I’m guessing the person who decided how to spell “queue” and “okay” got paid by the letter.
*orders pepperoni pizza*
Her: you need to start taking better care of yourself.
*calls back, adds mushrooms*
STAGES OF HOTEL BUFFET BREAKFAST
1. Admire healthy selection of yoghurt and fruit
2. Start piece of toast in strange grill machine
3. Eat 19 rashers of bacon, 12 sausages and 2.3kg of scrambled egg
4. Toast burned, in bin
5. Eat 4 grapes and a piece of melon to be healthy
I hate elevators, they give me vertigo
I take many steps to avoid them
If you have nothing mean to say, say it in German.

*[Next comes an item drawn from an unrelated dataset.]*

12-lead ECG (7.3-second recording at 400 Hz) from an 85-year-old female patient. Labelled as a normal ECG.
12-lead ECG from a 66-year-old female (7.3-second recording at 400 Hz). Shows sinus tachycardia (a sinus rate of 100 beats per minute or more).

“LOOK AT MY ASSHOLE.” -Cats
I’m never more unattractive than when a bee flies in my face
mcdonald’s will “anything else” you to death can you wait a mcminute
My teen is in an outdoor class where they take the kids fishing and the catch of the day goes home with the lucky student. You can only imagine how proud I was to see my son victoriously running to the car at pickup holding up a large rubber boot
I like my coffee like I like my women.
Not banging my friends.
I’d joined kids karate to crush them; I hadn’t thought of their strength in numbers. They were piling on like Gremlins. This was happening.
The guy who first said “hear no evil, see no evil, speak no evil” was a genius, but the next guy who put it with monkeys, not so much.

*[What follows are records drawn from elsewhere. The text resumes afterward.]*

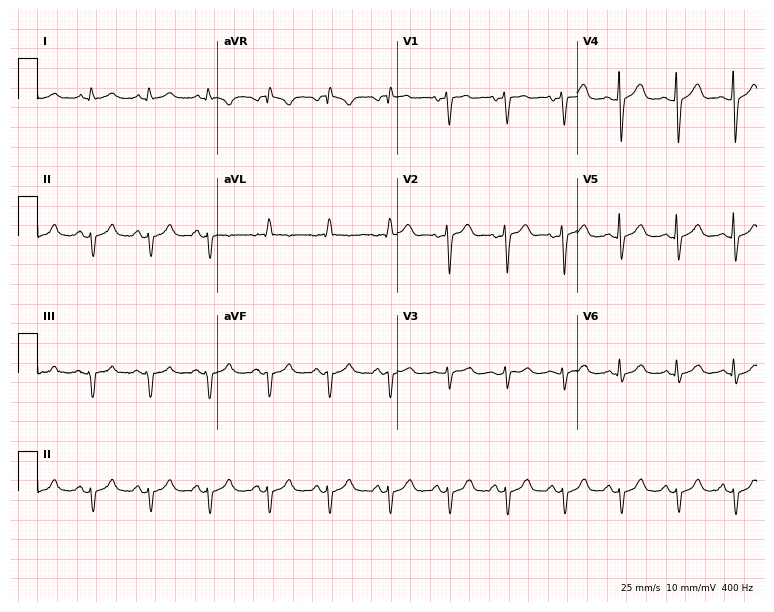
12-lead ECG from a male patient, 68 years old. Screened for six findings — first-degree AV block, right bundle branch block (RBBB), left bundle branch block (LBBB), sinus bradycardia, atrial fibrillation (AF), sinus tachycardia — none is recorded.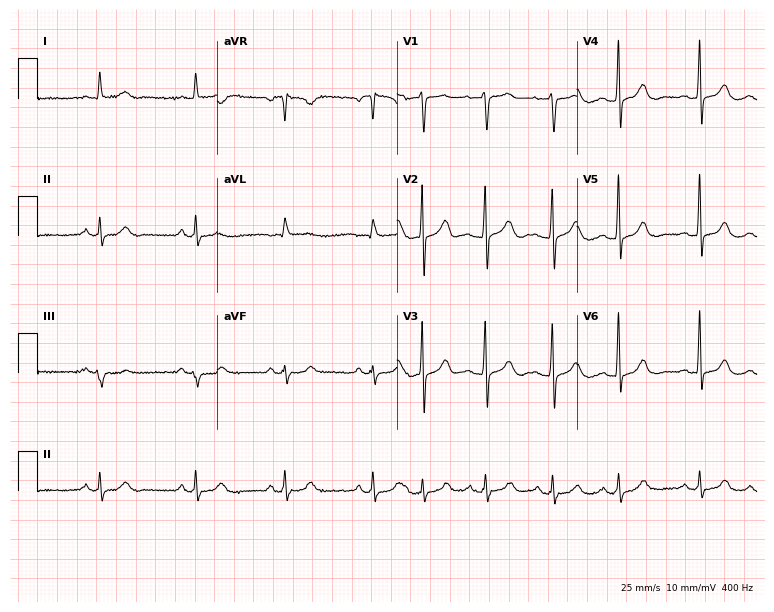
Electrocardiogram, a 73-year-old female. Of the six screened findings (first-degree AV block, right bundle branch block, left bundle branch block, sinus bradycardia, atrial fibrillation, sinus tachycardia), none is recorded.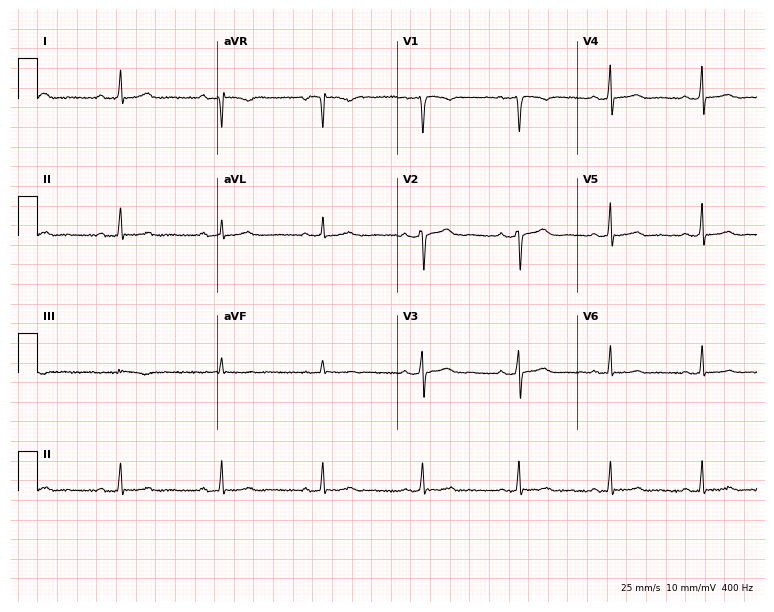
ECG (7.3-second recording at 400 Hz) — a 42-year-old female. Screened for six findings — first-degree AV block, right bundle branch block, left bundle branch block, sinus bradycardia, atrial fibrillation, sinus tachycardia — none is recorded.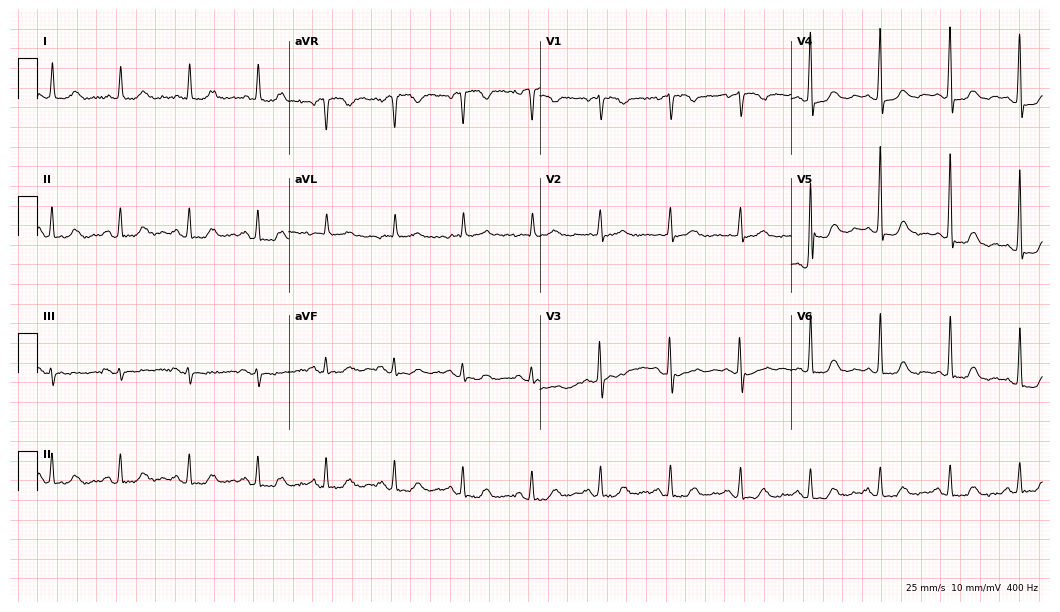
12-lead ECG (10.2-second recording at 400 Hz) from a 79-year-old female patient. Labelled as a normal ECG.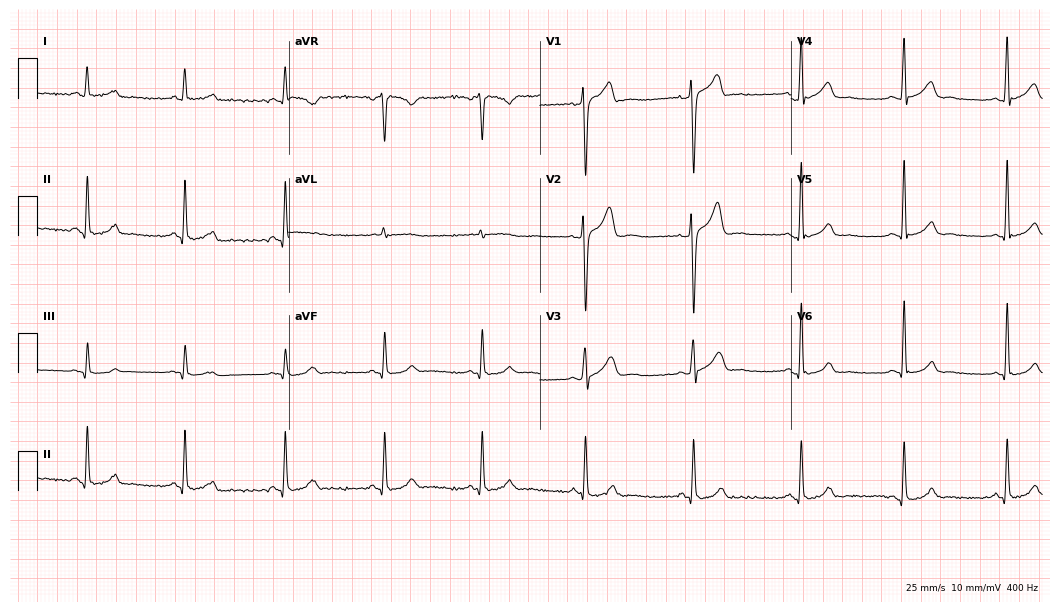
Resting 12-lead electrocardiogram (10.2-second recording at 400 Hz). Patient: a 34-year-old male. Read as a normal ECG.

“Kids today are pathetic” is NOT a good take from the generation raising today’s kids. It’s like giving a bad Yelp review to the restaurant you run.
I’m holding out for the fitness watch that tracks my heart rate and shocks me every time I pick up a bag of chips
Waiter: how would you like your steak cooked
Me: preferably over some type of heat source
I don’t go down to the docks anymore because once I was mistaken for a big bag of sausages and got scooped up by a forklift. Life can be sad.
Every time my kids start whining I get the urge to call my mom and apologize
My kids decided to move a piece of furniture to a random spot, I wonder how much it will cost to fix whatever they’re covering up
The embarrassing moment when you bring handcuffs to ‘gamenight’ and she brings Monopoly.
My rose versus your carnation.
FLORAL COMBAT!
Hugh Jackman implies the existence of a small ackman
The Story of Volcanos
God: Ok, how about a mountain..
Angel: We got mountains.
God: Lemme finish. That shits fire.
Angel: Metal.
*fist bump*
If you were forced at gunpoint to either watch ’50 Shades Of Grey’ or read the book, what type of gun would you prefer to be shot dead with?
I can’t wait to sleep in
My bladder: lmao
Manslaughter. The sound of a man laughing?